In reply to: Rajat Bawa: "Multiple script Handling"
Next in thread: Marco Cimarosti: "RE: Multiple script Handling (kanji - kana)"
Reply: Marco Cimarosti: "RE: Multiple script Handling (kanji - kana)"
Reply: $B$m!;!;!;!;(B $B$m!;!;!;(B: "RE: Multiple script Handling (kanji - kana)"
Reply: Anil Joshi: "RE: Multiple script Handling (kanji - kana)"
Reply: Marco Cimarosti: "RE: Multiple script Handling (kanji - kana)"
Messages sorted by: [ date ] [ thread ] [ subject ] [ author ] [ attachment ]
Mail actions: [ respond to this message ] [ mail a new topic ]

Hi Rajat,

> Any solutions to handle the same ( or in other words to compare 2 Japanese
> strings written in different scripts or by mixture of two scripts) ??
It is definitely a non-trivial task.
If you just want to transform a katakana string into hiragana (or vice
versa), it is very easy. But as soon as you start dealing with kanji, it
gets really, really tricky.

Whereas Chinese - mostly - only has one reading per character, kanji very
often have multiple readings. If you want to compare a kanji string to a
hiragana string, you have to find out the reading of the kanji - and there
is no 1-to-1 table for doing this, rather 1-to-n.
You would need a dictionary of Japanese to determine the reading of a
compound. But some compounds have various readings, depending on the
context. So you would also need a semantic analysis of the sentence!
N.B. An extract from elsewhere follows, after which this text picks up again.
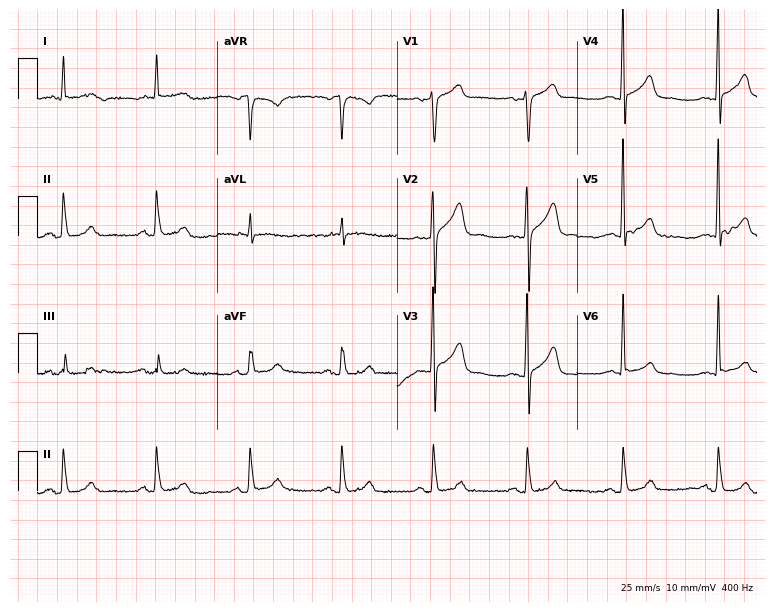
Electrocardiogram (7.3-second recording at 400 Hz), a 72-year-old male patient. Of the six screened findings (first-degree AV block, right bundle branch block, left bundle branch block, sinus bradycardia, atrial fibrillation, sinus tachycardia), none is recorded. Findings outside these six are not listed.
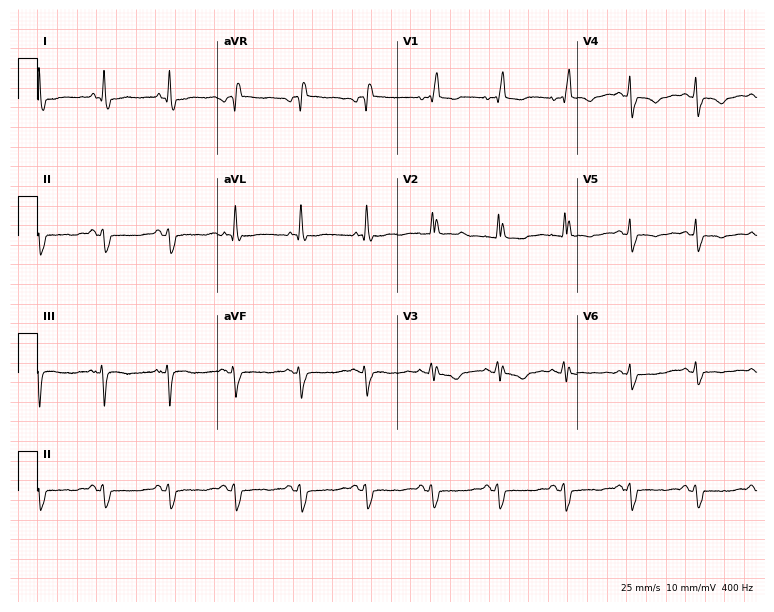
ECG — a female patient, 68 years old. Screened for six findings — first-degree AV block, right bundle branch block, left bundle branch block, sinus bradycardia, atrial fibrillation, sinus tachycardia — none is recorded. Other findings, if any, are not listed.

生物 = 1. seibutsu, 2. namamono
今日 = 1. konnichi, 2. kyou
上手 = 1. jouzu, 2. uwate, 3. kamite
下 = 1. ka, 2. ge, 3. shita, 4. shimo, 5. moto, 6. sa(...), 7. kuda(...), 8.
o(riru)

Readings of place names and personal names are especially difficult to
figure out.
However, it really depends on what kind of data you are about to process. If
you e.g. have two fields for a Japanese person's name, one in kanji, and the
transcription in kana, you could at least check whether it is among the
correct transcriptions of the name ... (sigh!)

Regards,
Berthold

__________________________________________________
Do You Yahoo!?
Yahoo! BB is Broadband by Yahoo! http://bb.yahoo.co.jp/

Previous message: David Hopwood: "Re: Unicode 3.2: BETA files updated"
In reply to: Rajat Bawa: "Multiple script Handling"
Next in thread: Marco Cimarosti: "RE: Multiple script Handling (kanji - kana)"
Reply: Marco Cimarosti: "RE: Multiple script Handling (kanji - kana)"
Reply: $B$m!;!;!;!;(B $B$m!;!;!;(B: "RE: Multiple script Handling (kanji - kana)"
Reply: Anil Joshi: "RE: Multiple script Handling (kanji - kana)"
Reply: Marco Cimarosti: "RE: Multiple script Handling (kanji - kana)"
Messages sorted by: [ date ] [ thread ] [ subject ] [ author ] [ attachment ]
Mail actions: [ respond to this message ] [ mail a new topic ]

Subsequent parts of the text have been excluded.